Department of Internal Medicine, University Hospital '12 de Octubre', Instituto de Investigación Sanitaria Hospital '12 de Octubre' (imas12), School of Medicine, Universidad Complutense, Madrid, Spain.
Int J Antimicrob Agents. 2022 Feb;59(2):106517. doi: 10.1016/j.ijantimicag.2021.106517. Epub 2022 Jan 3.
Clinical experience with ceftazidime-avibactam (CAZ-AVI) for treatment of infections due to multidrug or extremely resistant (MDR/XDR) Pseudomonas aeruginosa (P. aeruginosa) is limited.
A retrospective cohort study was conducted on patients with MDR/XDR P. aeruginosa infections treated with CAZ-AVI. The primary outcome was clinical cure by day 14, evaluated by logistic regression adjusted for the propensity score to receive CAZ-AVI as combination therapy.
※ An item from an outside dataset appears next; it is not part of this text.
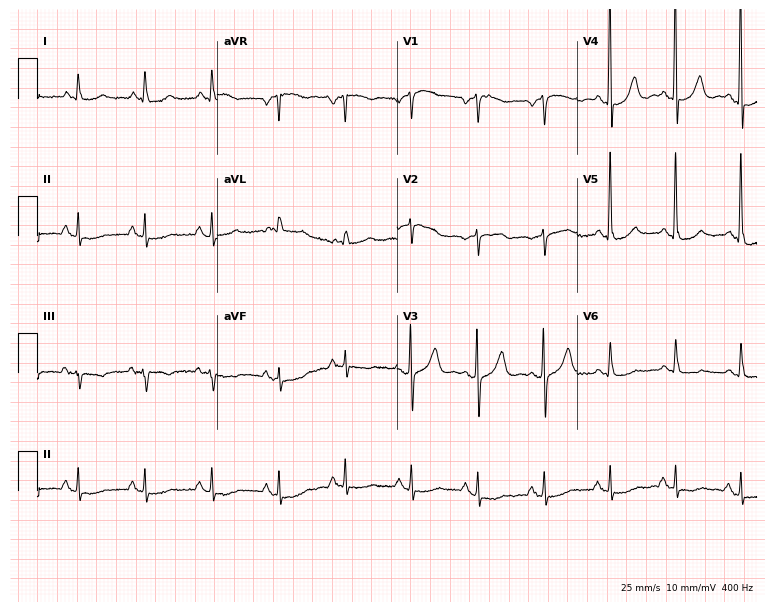
Standard 12-lead ECG recorded from a male patient, 73 years old (7.3-second recording at 400 Hz). None of these six findings is recorded: first-degree AV block, right bundle branch block, left bundle branch block, sinus bradycardia, atrial fibrillation, sinus tachycardia.
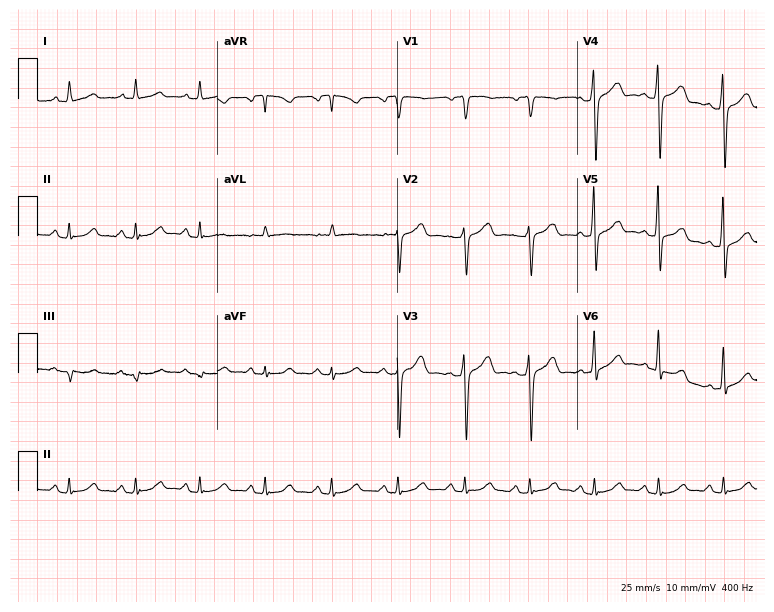
ECG — a 50-year-old male. Labelled as a normal ECG.

Secondary outcomes were 30-day all-cause mortality, 90-day recurrence, emerging CAZ-AVI resistance, and safety of therapy.
Sixty-one first episodes of MDR/XDR P. aeruginosa infection were included. The most common source was lower respiratory tract infection (34.4%), 14.8% episodes developed bloodstream infection and 50.8% had sepsis at presentation. Ceftazidime-avibactam therapy was initiated at a median of 7.0 (interquartile range [IQR]: 3.5-12.0) days from symptom onset; it was used as combined therapy in 29 (47.5%) episodes. Clinical cure rate by day 14 was 54.1% and predictors of response were days to source control (adjusted odds ratio [aOR]: 0.84; 95% confidence interval [CI]: 0.72-0.98; P = 0.024), days until the initiation of CAZ-AVI therapy (aOR: 0.65; 95% CI: 0.49-0.86; P = 0.003), age (aOR: 1.07; 95% CI: 0.99-1.15; P = 0.066) and CAZ-AVI combination therapy (aOR: 0.02; 95% CI: 0.01-0.38; P = 0.009). Rates of 30-day all-cause mortality and 90-day recurrence were 13.1% and 12.5%, respectively. Emergence of drug resistance to CAZ-AVI was not detected. Treatment-related adverse events occurred in three episodes (4.9%).
CAZ-AVI constitutes a valid alternative for the treatment of infections due to MDR/XDR P. aeruginosa.
头孢他啶-阿维巴坦(CAZ-AVI)治疗多重耐药或极耐药(MDR/XDR)铜绿假单胞菌感染的临床经验有限。
对接受CAZ-AVI治疗的MDR/XDR铜绿假单胞菌感染患者进行回顾性队列研究。主要结局是第14天的临床治愈情况,通过对接受CAZ-AVI联合治疗的倾向评分进行调整的逻辑回归进行评估。次要结局包括30天全因死亡率、90天复发率、新出现的CAZ-AVI耐药性以及治疗安全性。
纳入61例MDR/XDR铜绿假单胞菌感染的首发病例。最常见的感染源是下呼吸道感染(34.4%),14.8%的病例发生血流感染,50.8%的病例在就诊时患有脓毒症。头孢他啶-阿维巴坦治疗从症状出现到开始的中位时间为7.0天(四分位间距[IQR]:3.5 - 12.0天);29例(47.5%)病例采用联合治疗。第14天的临床治愈率为54.1%,反应的预测因素包括达到感染源控制的天数(调整优势比[aOR]:0.84;95%置信区间[CI]:0.72 - 0.98;P = 0.024)、开始CAZ-AVI治疗前的天数(aOR:0.65;95% CI:0.49 - 0.86;P = 0.003)、年龄(aOR:1.07;95% CI:0.99 - 1.15;P = 0.066)以及CAZ-AVI联合治疗(aOR:0.02;95% CI:0.01 - 0.38;P = 0.009)。30天全因死亡率和90天复发率分别为13.1%和12.5%。未检测到对CAZ-AVI的耐药性出现。3例(4.9%)病例发生了与治疗相关的不良事件。
CAZ-AVI是治疗MDR/XDR铜绿假单胞菌感染的一种有效替代方案。